FEATURES Story of a Song: Elucid, “MBTTS” By Blake Gillespie · August 02, 2016
Elucid. Photo by Alexander Richter
“Hip-hop is the natural progression. Without even knowing what afrofuturism was, we are afro-futurists.”

The back sleeve of Elucid’s Save Yourself LP shows the New York rapper in profile. His forehead is wrapped in a vibrant African bandana, his expression is zen and observant. He’s facing a quote from Zora Neale Hurston’s Their Eyes Were Watching God, which reads:

There are years that ask questions.

There are years that give answers.

“MBTTS,” found near the end of of Save Yourself, is both an answer and an action. There’s more than dividends at stake when Elucid raps, “let’s get this money, black.”

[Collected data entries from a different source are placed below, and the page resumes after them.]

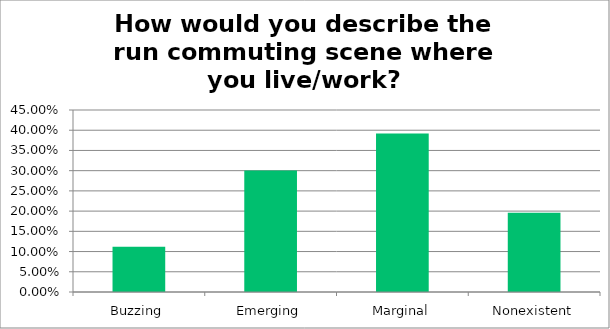
| Category | Responses |
|---|---|
| Buzzing | 0.112 |
| Emerging | 0.301 |
| Marginal | 0.392 |
| Nonexistent | 0.196 |

He began writing “MBTTS”—an acronym meaning “more brilliant than the sun”—three years ago before he knew its potential. Back then, he only had the refrain, which he lifted from author Kudwo Eshun’s book of the same name. He thought the words sounded nice over producer A.M. Breakups’ instrumental. “More brilliant than the sun,” he mumbled in low in droning tones before setting the track aside for another day.

Elucid discovered Eshun’s book as a PDF file on a hard drive of beats he’d received. He liked the poetic title as a beautiful combination of words. When he opened it up, he says he found out it was about rap and afrofuturism.

Elucid
Elucid. Photo by Alexander Richter

The term “afrofuturism” was first used in 1993 by Mark Dery in his essay “Black To The Future.” Given the genre’s close connection to space, Dery pushed for more black science fiction writers, questioning whether a community with an erased history can imagine possible futures. But black culture and sci-fi have been aligned since the Egyptians inscribed hieroglyphs of ancient astronauts.

Author W.E.B. DuBois wrote a sci-fi short story called “The Princess Steel” in the early 1900s. In the 1940s, Herman Poole Blount envisioned lifeforms on Saturn that instructed him to become Sun Ra in order to combat chaos on Earth. On Mothership Connection, George Clinton channeled Aristotle to develop space-age sciences known as funkentelechy. Afrika Bambaataa’s “Planet Rock” envisioned a free world, and Public Enemy once conceptualized a black planet eclipsing Earth.

“When people talk about afrofuturism, they say ‘Sun Ra,’ the say ‘Funkadelic,’ they say ‘Lee Perry,’ and then it kinda stops,” Elucid says. “Hip-hop is the natural progression. Without even knowing what afrofuturism was, we are afro-futurists.”

For a month, the rapper listened to a recording of him murmuring Eshun’s poetry over the beat. He started to hear a pep talk he could give to other black people and himself.

Elucid
Elucid. Photo by Alexander Richter

“It sounds a little pretentious, but I’m trying to tap into my God nature,” Elucid says. “I’m trying to tap into the creator and leave the destroyer alone for a little bit. There are times for that as well, but I’m not really focused on that. We’re in a crucial time in our world. We’re really seeing … revolution being planted and sprouting right now.”

Elucid raps of being in the shadow of Forest City Ratner, aka the Barclays Center in Brooklyn, where developers have yet to build the affordable housing they promised. It’s just another in a long line of broken promises, societal decay and racial profiling that’s spiraling out of control. “Slave code still in effect,” as Elucid puts it.

On the third verse of “MBTTS,” he closes by declaring he’s neither creator nor destroyer, one of many juxtapositions Elucid works into the song. The refrain is layered with recordings of Brion Gyson, who applies the cut-up technique to Bible verses, and a brooding outro of his girlfriend reciting Audrey Lorde. “The master’s tools can never dismantle the master’s house,” she says.

“There’s nothing that can stop imagination, determination and practice,” Elucid says. “We should continue to question what’s placed in front of us. None of us are free until we’re all free. I believe in respecting people. That’s kind of all in there.”